To set the card to bypass mode, perform the following:

bpctl_util all set_std_nic off

This command switches the mode to non-standard, i.e., with bypass mode enabled.

Explanation regarding bypass switching time?
Activating the bypass takes a short time interval of about 0.5 seconds (by default), but due to interface renegotiation, it can ultimately take a longer time interval. Below is an explanation regarding bypass switching from the manufacturer.
Such switching duration can affect BGP, OSPF, and other mechanisms due to a brief connection interruption (duration may vary, see the description below) or multiple interruptions as in the case of server or service reboot ( service →interruption→bypass→interruption→ service). In this case, the session recovery time (BGP, OSPF) depends on their settings and can take up to several tens of seconds. To reduce this interval, you need to configure the session recovery time after a connection break. For example, on Juniper equipment, set hold-timer down to 500ms to avoid BGP session termination and routing table reconfiguration:

set interfaces <ifname> hold-time up 500 down 500

where 500 ms is the wait timeout before the operational status of the interface changes.

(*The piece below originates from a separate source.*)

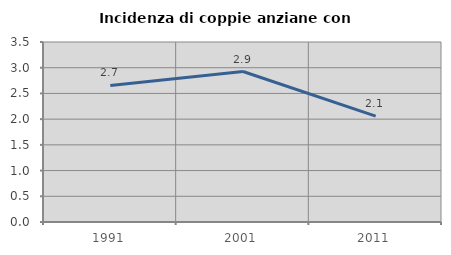
| Category | Incidenza di coppie anziane con figli |
|---|---|
| 1991.0 | 2.655 |
| 2001.0 | 2.926 |
| 2011.0 | 2.059 |

Basically, the time for the bypass mechanism to switch from one mode to another is 10mS.
The timing that you are seeing relates to re-establishing the link and then re-establishing 
the connection (with new routing tables in switches and devices).
This switch to bypass mode is done in our product by physically connecting the pair of 
ports together (wire to wire). This means that when this happens, our product is actually out 
of the picture, and the start of the traffic with this new connection will depend on 
the two networking devices (router / switch / device) on how they link together and how 
they establish the connection again. You can try to force fix mode (not auto-neg, 
change to force 1G FD or so) this might reduce the time needed for the negotiation. 
Not sure how much.
For the change from bypass mode to normal mode - all the above also stand as well. 
The networking devices (router / switch / device) lose the link with each other and 
start establishing the connection with the Silicom NIC. Here you have more control as 
the link is done between the two devices and your system (Check that all the devices 
are set to the same speed settings).
From our customer and our experience, a 1-3 second time is reasonable to get the Copper 1G link
to be established between 2 network devices.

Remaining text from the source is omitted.